---
title: Markov Decision Processes
categories: session
---
This session is a precursor to
[Reinforcement Learning]().
+ **Reading:** Russel and Norvig, Chapter 16.1-3 + cursory 16.4
+ [A video demo](https://s3.amazonaws.com/media-p.slid.es/videos/1961471/NL0eUKU3/learning_dexterity.mp4)
+ [Briefing on MDP]()
+ Eirik's lecture notes from 2022
+ [Slides (PDF)](Reinforcement Learning Slides 1.pdf)

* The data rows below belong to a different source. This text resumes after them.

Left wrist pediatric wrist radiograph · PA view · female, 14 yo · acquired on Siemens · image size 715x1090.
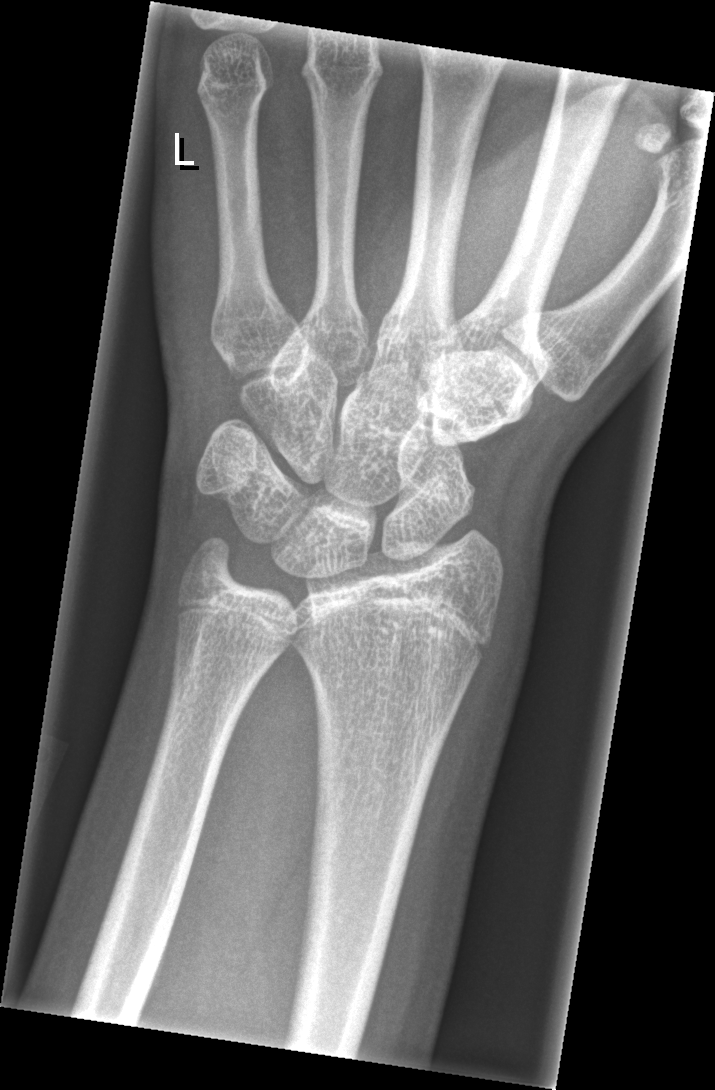
Osseous anomaly identified at [278, 509, 514, 711].
Fracture: none labeled.
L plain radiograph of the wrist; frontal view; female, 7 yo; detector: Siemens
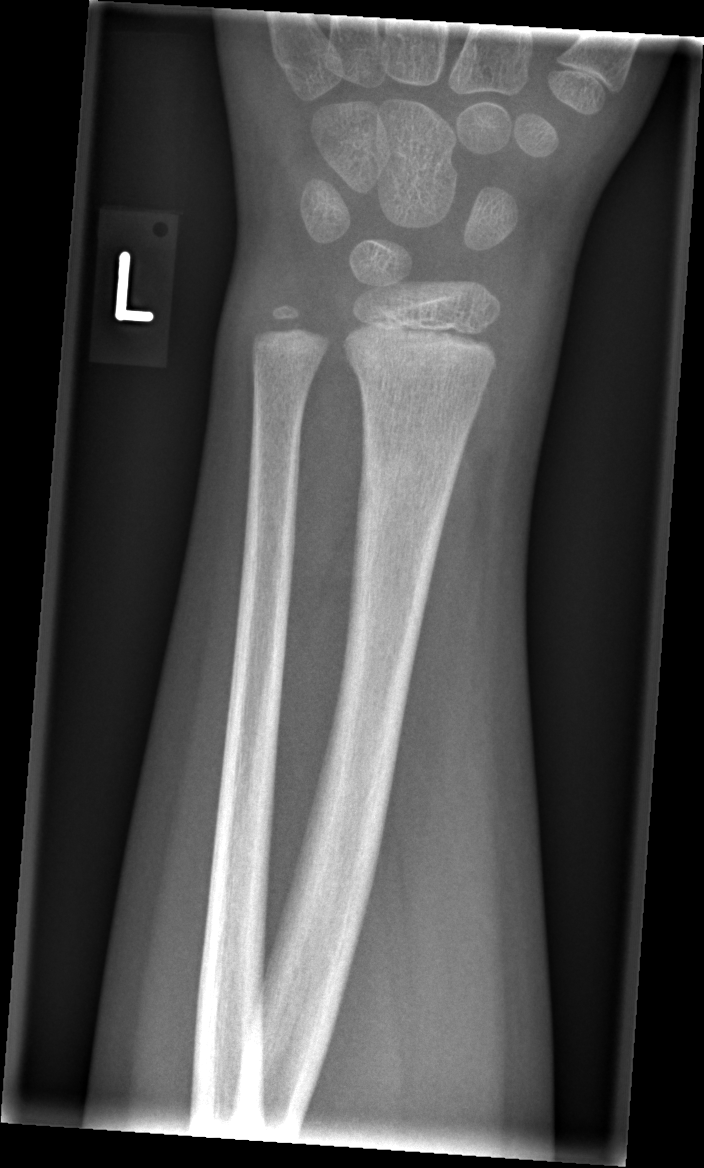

+ [Notes (PDF)](Reinforcement Learning Notes 1.pdf)
# Exercises
## Task 1
+ Recall the requirements to model a problem with the MDP framework:
- Sequential decision problem
- Stochastic Environment
- Fully observable
- Markovian Transition model
- the probability distribution depends only on the current state and not past history
- Additive rewards
+ and recoll the model elements
- A set of states $s \in S$
- A set of actions $a \in A$
- A probabilistic transition function $T(s,a,s')$
- A reward function $R(s,a,s')$
- A start state $S_0$
+ Consider one of the following problems
- The Frozen Lake
- The game of Black Jack
- any problem you have previously studied in the semester, e.g. on CodinGame
- The moon lander (see the [animation from Gymnasium](https://gymnasium.farama.org/))
+ Form groups of 2-4 students and choose one problem each from the
list above.
### 1A. Individual Part
Analyse the chosen probler, by
+ checking if it fulfills the requirements above
+ identify all the model elements (above)
If the problem does not satisfy the MDP requirements,
can you amend it so that it does?
E.g. could the game be changed into a random one?
If it cannot be adapte, try another problem.
Using the properties of an MDP:
+ Make a graphical representation of the (possibly modified) problem from Task A.
- if the state space is very large, you may draw only a subset for illustration
- you can use either the Dynamic Decision Network (R&N ch 16.1.4), a state machine
graph, or any other simple representation (e.g. like
[this](https://towardsdatascience.com/real-world-applications-of-markov-decision-process-mdp-a39685546026)
or [this](https://en.wikipedia.org/wiki/Markov_decision_process#/media/File:Markov_Decision_Process.svg) )
### 1B. Group Work
1. Present your drawings and analysis to each other
- is the analysis convincing?
2. Discuss together,
- Does the problem have a finite or infinite horizon?
- If you were to attempt to solve the MDP, could the current horizon pose a problem, why/why not?
- Does the problem have a discounted reward?
- If you were to attempt to solve the MDP,
what discount factor would make sense to use for the utility function?
## Task 2. Getting started with Gymnasium
We will be using the Gymnasium framework to test concepts and ideas
from reinforcement learning. You may want to consult the documentation,
but you should try playing with it first.
+ [Gymnasium](https://gymnasium.farama.org/)
formerly known as Gym from OpenAI
+ [Frozen Lake](https://gymnasium.farama.org/environments/toy_text/frozen_lake/)
Install with these statements. (I am not sure if you need pygame or not.)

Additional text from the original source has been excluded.